The other major theory circulating comes from Jeffrey Carr over at Forbes (“Stuxnet’s Finnish-Chinese Connection”). He contends that China actually had a major incentive to perpetrate the attack and proceeds to lay out a credible case. In the end, while his argument includes more factual data than that in the NYT piece, it doesn’t feel any more concrete. Still, it’s a very interesting theory, and one that should be considered accordingly.

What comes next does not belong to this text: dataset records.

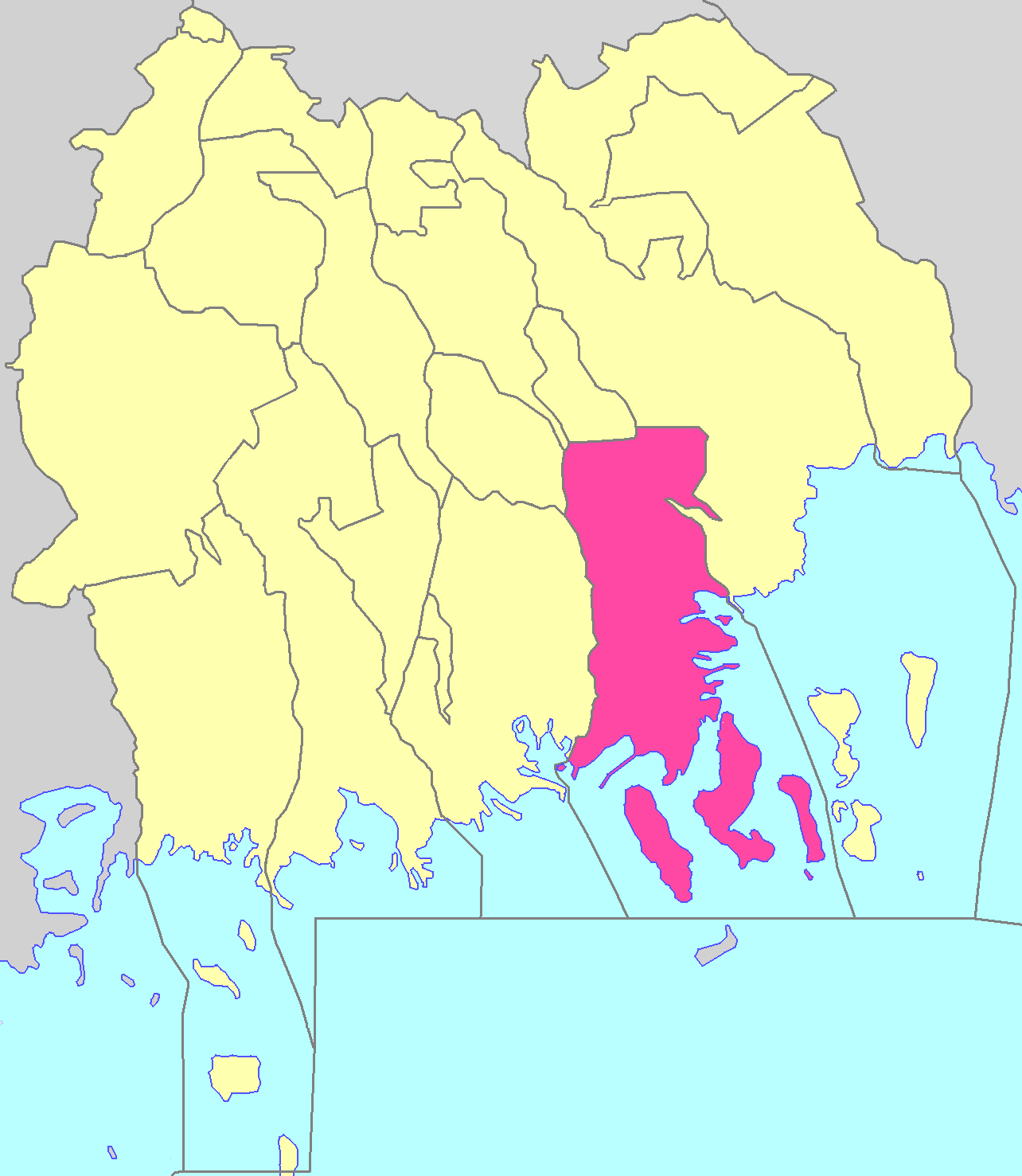 Каралатське сільське поселення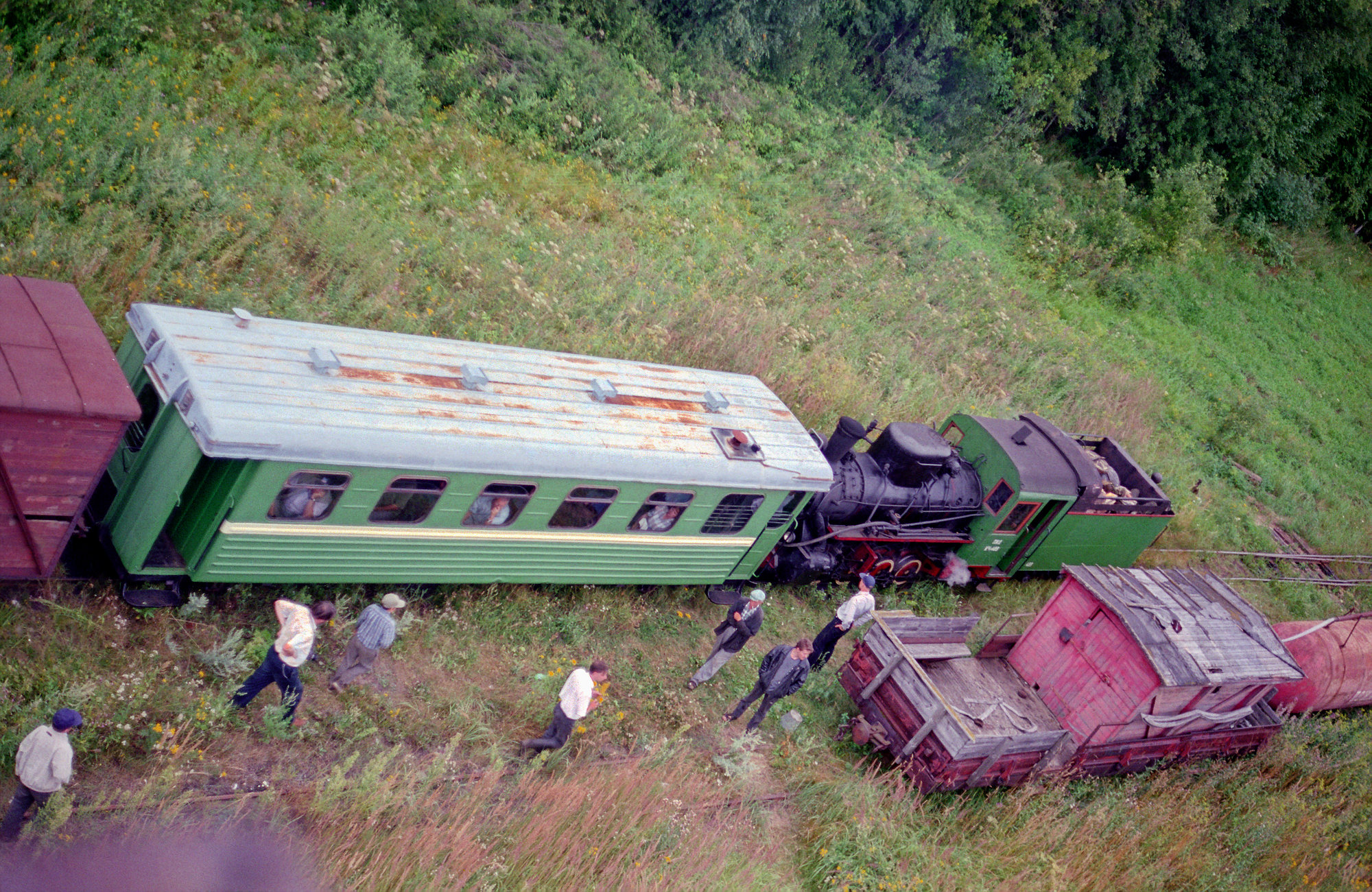 Любители узкоколейных железных дорог, английские и немецкие туристы едут в посёлок Купанское, чтобы осмотреть депо местной котельной. Паровоз Kп4-469, пассажирский вагон ПВ40 и четырёхосный крытый грузовой вагон Алтайского машиностроительного завода (1960 года постройки) остановились на станции Вёкса рядом с посёлком Купанское, Переславский район. Справа внизу виден пожарный поезд. Паровоз и вагоны принадлежат Переславскому железнодорожному музею-заповеднику.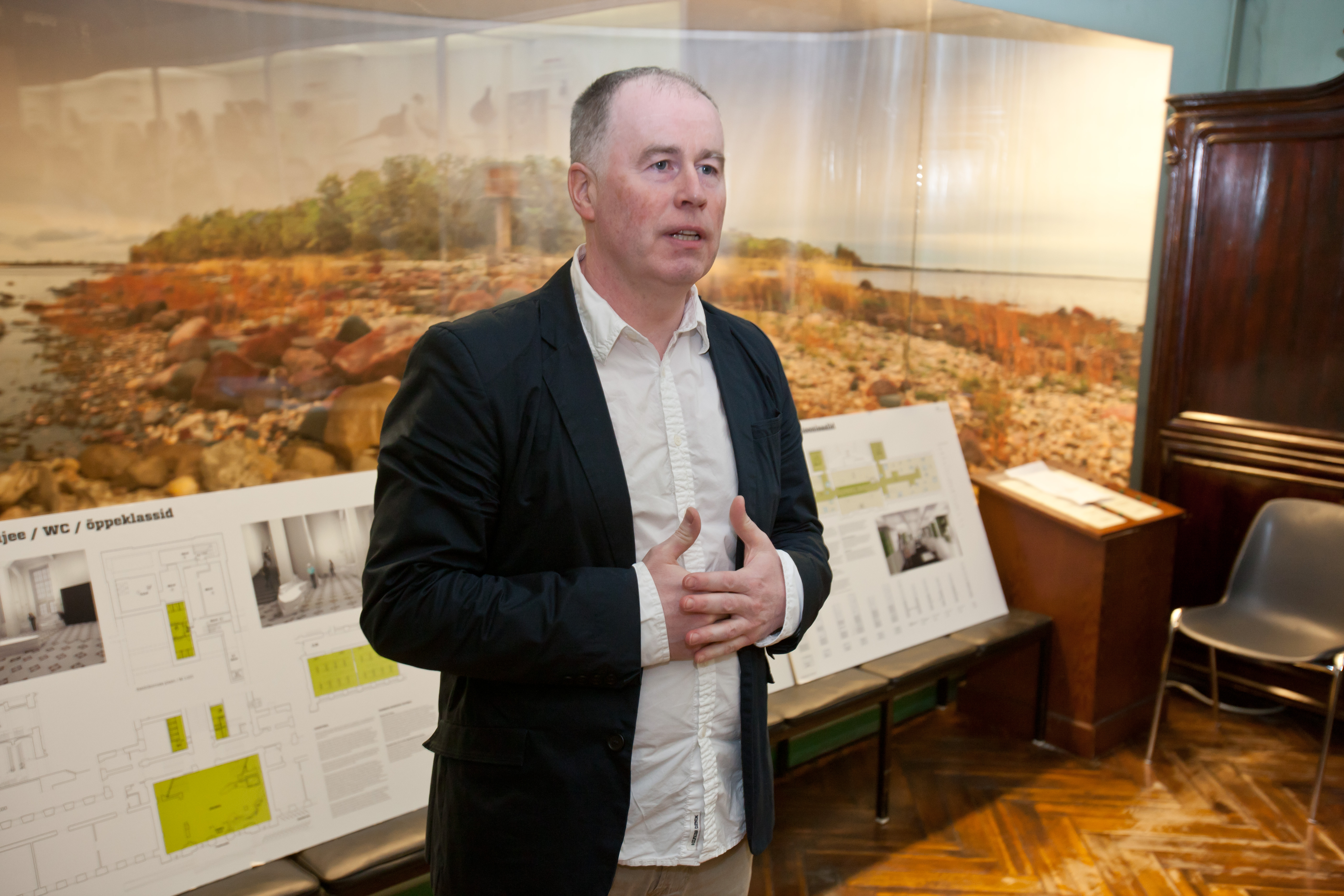 Tartu Ülikooli loodusmuuseumi direktor akadeemik Urmas Kõljalg 25. oktoobril 2011 Tartu Ülikooli loodusmuuseumi zooloogia saalis. Toimus loodusmuuseumi ekspositsiooni ja sisekujunduse uuendamiseks korraldatud ideekonkurssi võitjate nimekaartide avamine ja auhinnatute tunnustamine.

The second big question is, if the attack was really targeted at Iran, was it actually successful? For this question there are a couple citations worth considering. First, while the NYT pieces makes some claims about the effectiveness of Stuxnet as an attack, Carr challenges this assertion, backing it up with a very sound critique (“The New York Times Fails To Deliver Stuxnet’s Creators”). As is the case throughout this entire mystery, the source data is generally lacking. That said, one of the more interesting stories about the impact of Stuxnet is the report that Russian scientists working on the Bushehr facility are concerned that Stuxnet may cause a major nuclear meltdown when the plant is turned active in the next few months (“Stuxnet Virus Attack: Russia Warns of ‘Iranian Chernobyl'”). It may well just be a wait-n-see game at this point to see just what sort of impact Stuxnet might have had, at least on Iran’s nuclear power generation capabilities. Whether or not this will be reflective of the impact on their ability to generate enriched uranium is, of course, a different story altogether.

The third critique, phrased as a question, is: “if this was really a state-sponsored attack, then just how incompetent are these developers?” Specifically, Nate Lawson published an interesting critique of the code quality of Stuxnet this week in which he talks about the number of ways the code could have been vastly improved (see “Stuxnet is embarrassing, not amazing”). He raises some very interesting points about whether or not Stuxnet really is all that cutting-edge in nature due to a number of major deficiencies in code quality. While I think this discussion is interesting, I think he may have overlooked one small feature: it can’t be easy for a Western government/military to hire the best and brightest malware hackers, which means that code quality will suffer accordingly. Nonetheless, he raises very valid points.

Last, but not least, Stuxnet has continued to raise awareness over the general lack of preparedness – particularly amongst policy-makers – for dealing with issues of this magnitude. It’s led former deputy SecDef Franklin Kramer to suggest that it’s time to launch a public-private think tank that brings together policy-makers and security experts to start improving domestic policy around these key issues (“U.S. Needs Cybersecurity Skunk Works, Expert Says”). While I think there are some deficiencies with his comments, overall it probably makes sense to try doing something a little different in order to inject some sanity and clarity of thinking into Washington.